Consider misidentification errors first. On CV, the reason why John fails to accurately imagine that New College is on fire, when he visualises the building on Catte street being on fire, is that the content of John’s imagining is the following counterfactual: if John perceived that New College is on fire, he would have the kind of experience that he is having when he visualises that the building on Catte street is on fire. But this counterfactual, it turns out, is false. If John perceived that New College is on fire, he would experience being in front of a building which looks different from the building that he is visualising at the moment. (This is, of course, because the building on Catte Street is not New College, but Hertford College.) So he would not have the kind of experience that he is having when he visualises that the building on Catte Street is on fire.
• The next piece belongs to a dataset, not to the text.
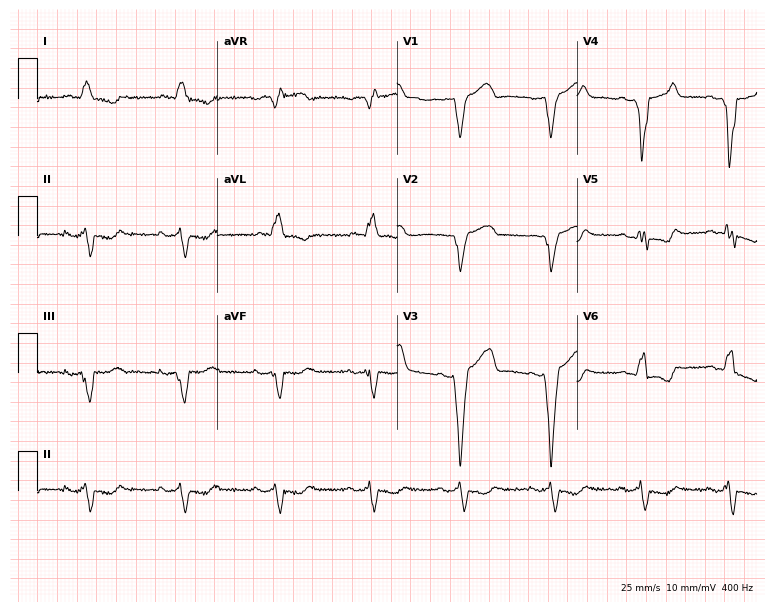
12-lead ECG from a male, 76 years old. Findings include left bundle branch block.

In this way, I propose, we can account for the intuition that, in Junior Fireman, the content of the subject’s imagining is incorrect.

Consider, now, prediction errors. On CV, the reason why Paul is not imagining that Mia is opening her birthday present correctly, when he visualises the morning scene in the living room, is that the content of Paul’s imagining is the following counterfactual: if Paul perceived that Mia is opening her birthday present, he would have the kind of experience that he is having when he visualises the scene now. But, as it happens, this counterfactual is false. If Paul saw that Mia is opening her birthday present, he would not have the kind of experience that he is having now, when he visualises the morning scene in the living room. Why is that? The reason is that if Paul saw that Mia is opening her birthday present, Mia would not appear to be thrilled with her present. And the reason for this, in turn, is that, when Paul eventually sees that Mia is opening her present, Mia does not actually look thrilled with it. In this way, I suggest, we can account for the intuition that, in Well-Intentioned Parent, the content of the subject’s imagining is also incorrect.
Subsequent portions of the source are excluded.